At later stages of development, imaging can be used to track the specific impact of therapies on human patients, delivering more concrete results than other methods. It also delivers early data on the overall impact of the therapy on the patient using non-invasive strategies. In Alzheimer’s disease patients, for example, Merck is working with several industry groups to research the use of imaging to measure the presence of beta amyloid, a hallmark of Alzheimer’s disease.

Based on imaging results that show levels of beta amyloid—and changes in those levels over the course of months—physicians may be able to personalize therapies, identifying patients who are good candidates for therapies or those who should be switched to other therapies. Klimas notes that this technique is currently being used in preclinical studies.

Imaging also offers early warning signals when something goes wrong at this stage, which offers compelling benefits, Vanderheyden says. It means doctors potentially could detect dangerous side effects before symptoms arise, allowing them to stop or alter the dosage of a therapy more proactively. “This could be used as a differentiator when a drug comes to market,” he says, noting that it would give pharmaceutical companies clear data about the safety of new therapies.

Radiological Real Time

All of these applications have been touted for some time, but advances in imaging technology make them a more realistic strategy. Today’s imaging tools allow for more exact data that can be used to more closely define the amount of a drug needed to treat specific patients and also provide insight into how effective the treatment is, Vanderheyden says.

Having real-time results will give doctors a proactive tool for customizing therapies to patients’ needs and to determine more quickly whether they are working.
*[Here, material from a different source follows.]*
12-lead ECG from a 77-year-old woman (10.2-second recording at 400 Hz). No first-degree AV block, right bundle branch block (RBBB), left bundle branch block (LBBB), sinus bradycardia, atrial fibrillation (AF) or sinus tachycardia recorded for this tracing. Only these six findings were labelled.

For example, MRI or PET imaging of patients receiving treatments for cancer could show the drug’s effect on a tumor. “Even two years ago the technology was too rudimentary to do this,” Vanderheyden says, noting that today researchers can see more detail and take advantage of better acquisition signals that have eliminated the image blurring that used to result from natural movements in the body.

“Imaging will continue to help us develop new therapies and increase our probability of success,” Klimas adds.
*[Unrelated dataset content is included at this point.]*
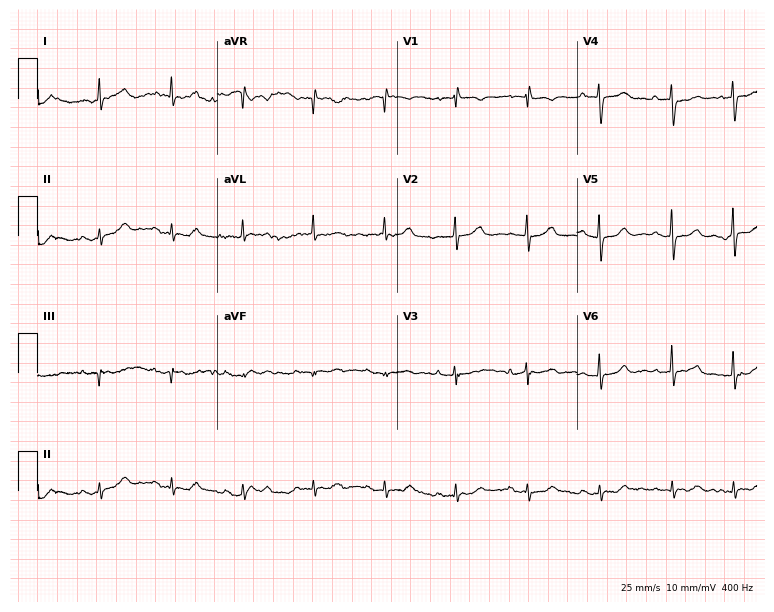
ECG (7.3-second recording at 400 Hz) — a 77-year-old female patient. Screened for six findings — first-degree AV block, right bundle branch block, left bundle branch block, sinus bradycardia, atrial fibrillation, sinus tachycardia — none is recorded. Other findings, if any, are not listed.

Falling off the Critical Path

The application of imaging in drug development was a major part of the U.S. Food and Drug Administration’s (FDA) 2004 Critical Path Initiative, which spoke early on about the importance of imaging to hasten the drug approval process, particularly in oncology research. However, not much progress has been made in validating imaging as an FDA-approved regulatory endpoint, says Dr. Bruce Hillman, chief scientific officer for American College of Radiology Image Metrix and a professor of radiology at the University of Virginia in Charlottesville, Va., USA.

“The FDA promoted the Critical Path, but it’s come to a dramatic slowdown,” Hillman says. He blames personnel changes at the FDA and budget cuts in Critical Path projects for the lost momentum. And although individual studies and small trials are being conducted using promising imaging technology, the industry is still a long way from proving that it can deliver meaningful outcomes using these tools.
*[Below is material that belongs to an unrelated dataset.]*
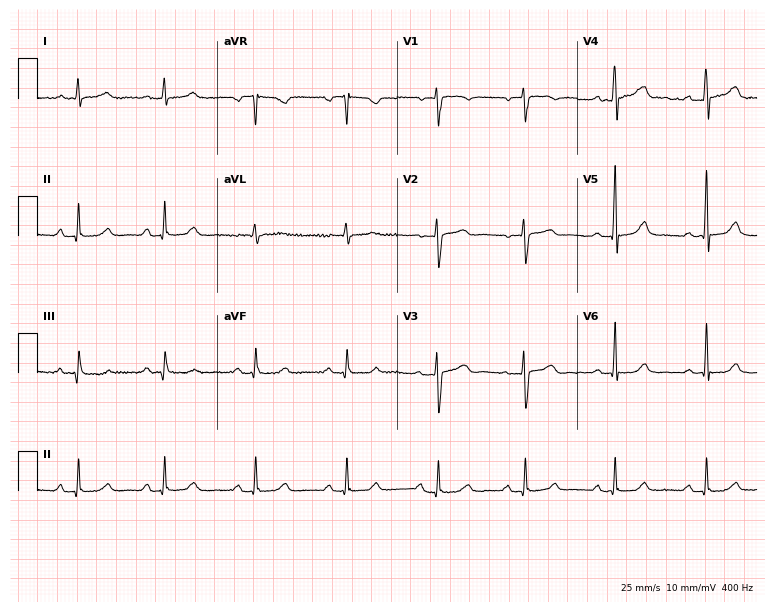
ECG — a woman, 45 years old. Labelled as a normal ECG.

“There is still a lot of work to be done to validate radiological biomarkers,” he says. “We need to standardize the technology and demonstrate we can get reliable, reproducible results through multi-center studies.”

Hillman is anxious to see what the FDA will do in the next few years and the impact that will have on imaging research for drug development. “There is much we can do in the way of initiating multi-center validation studies, but the support and guidance of the FDA would go a long way in moving things forward.”

Comments

Gives you an insight into what is possibly coming in the future for research trials.